Start of Block

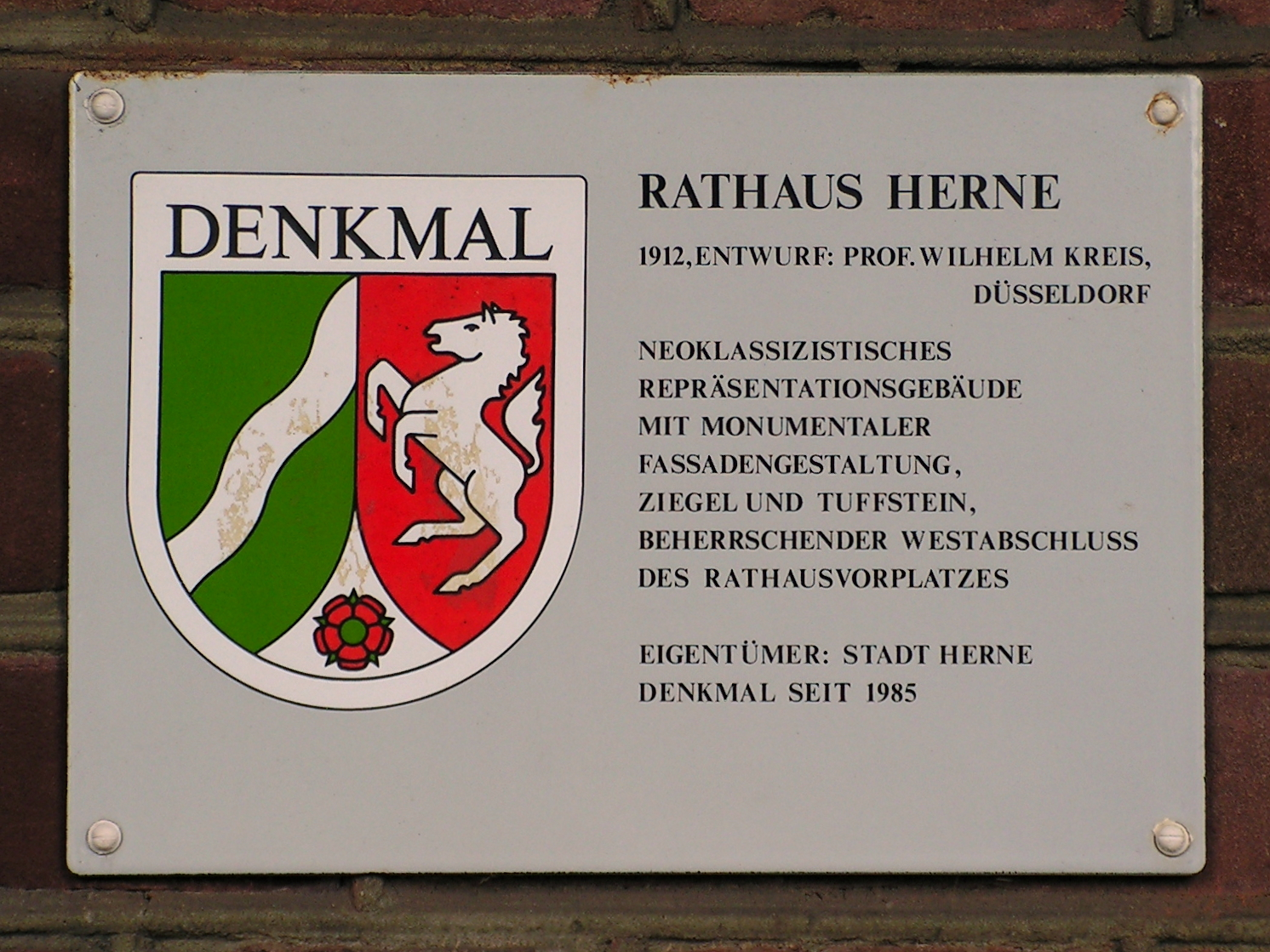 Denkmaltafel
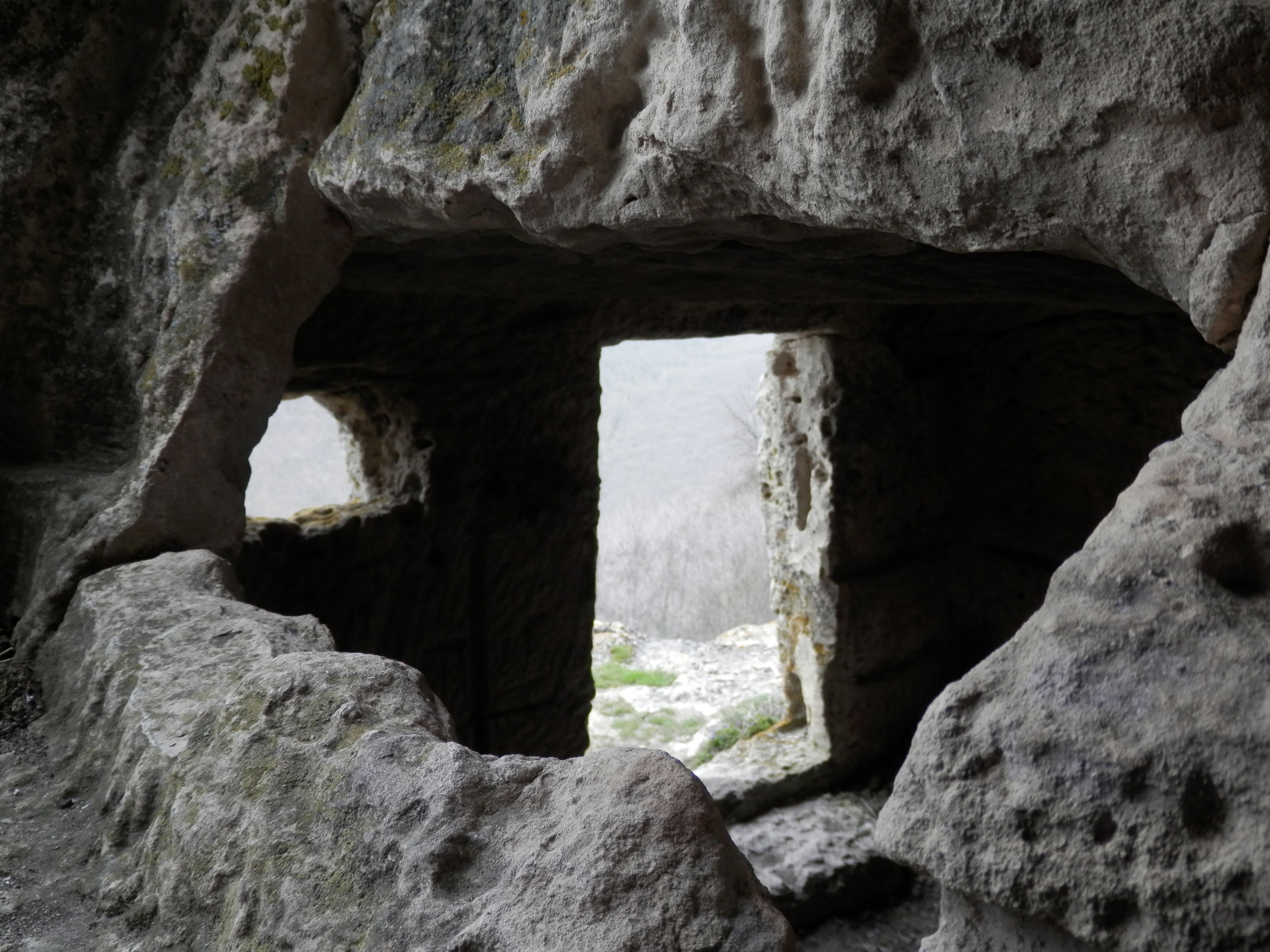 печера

End of Block
Start of Block

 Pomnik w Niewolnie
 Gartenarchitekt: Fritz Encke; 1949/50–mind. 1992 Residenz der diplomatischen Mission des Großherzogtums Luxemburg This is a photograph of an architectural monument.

End of Block
Start of Block

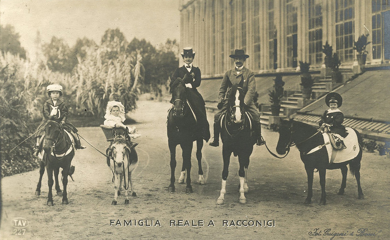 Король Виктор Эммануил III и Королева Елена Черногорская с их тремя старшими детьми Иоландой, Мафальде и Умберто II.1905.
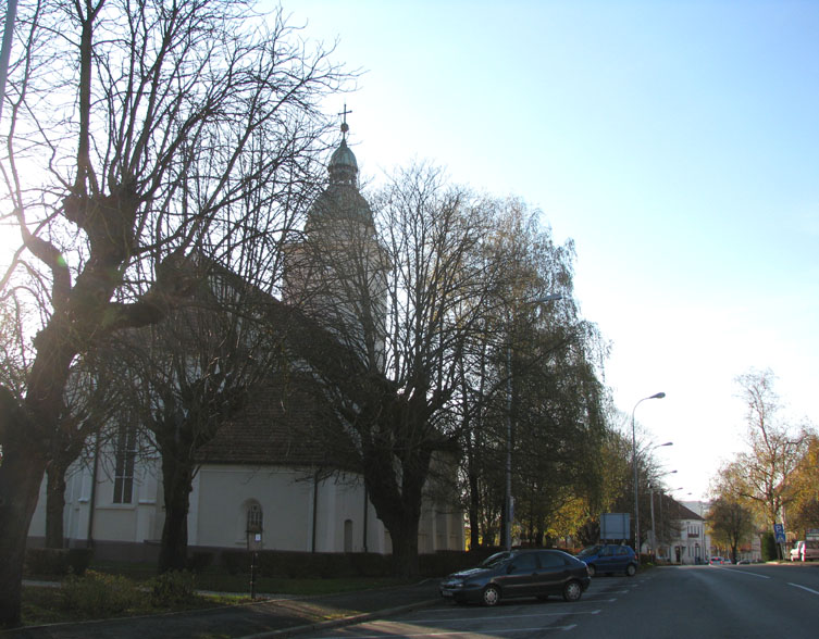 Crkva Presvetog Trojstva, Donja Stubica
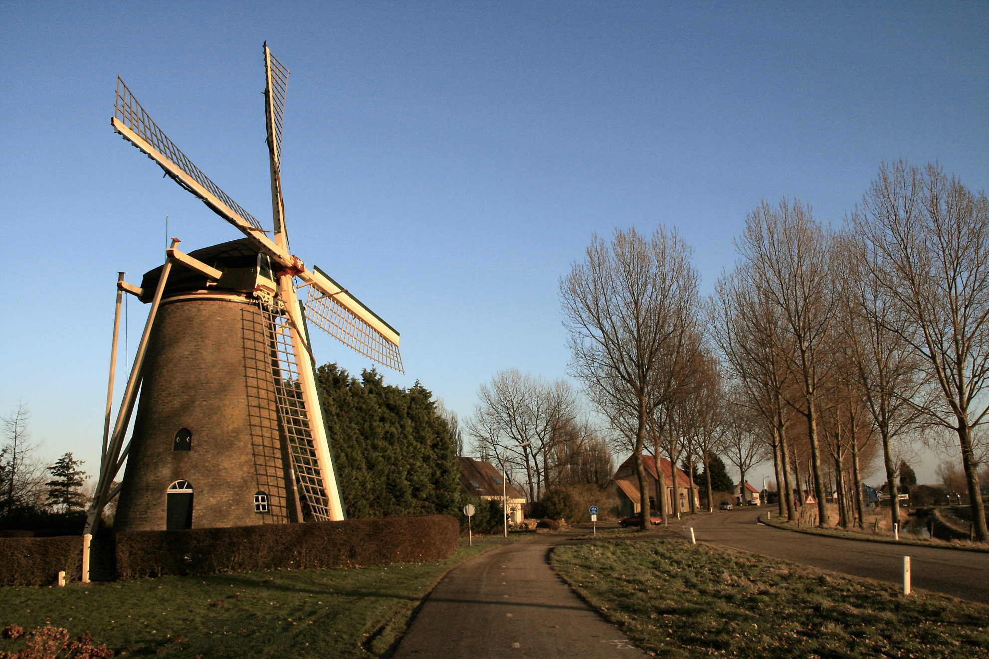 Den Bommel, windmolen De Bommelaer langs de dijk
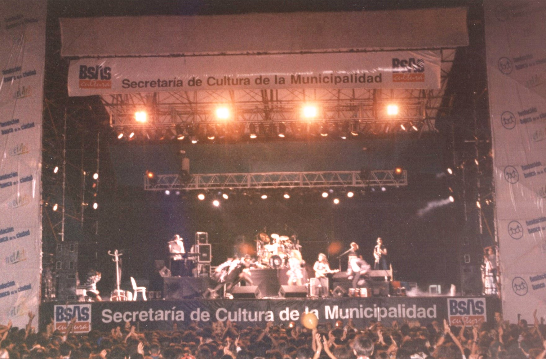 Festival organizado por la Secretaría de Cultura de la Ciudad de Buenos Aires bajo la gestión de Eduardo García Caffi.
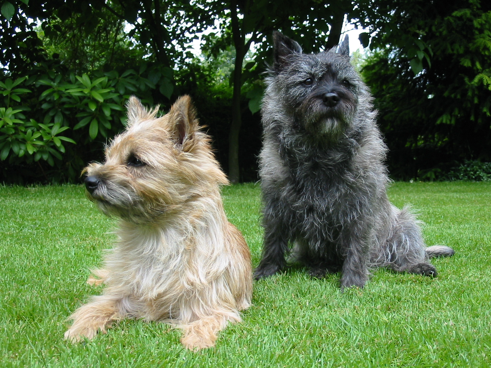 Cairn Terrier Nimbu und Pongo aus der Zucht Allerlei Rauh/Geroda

End of Block

Within the listing above, the lines from the one with "Festival organizado por" through the one with "Cairn Terrier Nimbu" are to be given again word for word. Do not include pictures.

* RESPONSE TO THE TASK *
 Festival organizado por la Secretaría de Cultura de la Ciudad de Buenos Aires bajo la gestión de Eduardo García Caffi.
 Cairn Terrier Nimbu und Pongo aus der Zucht Allerlei Rauh/Geroda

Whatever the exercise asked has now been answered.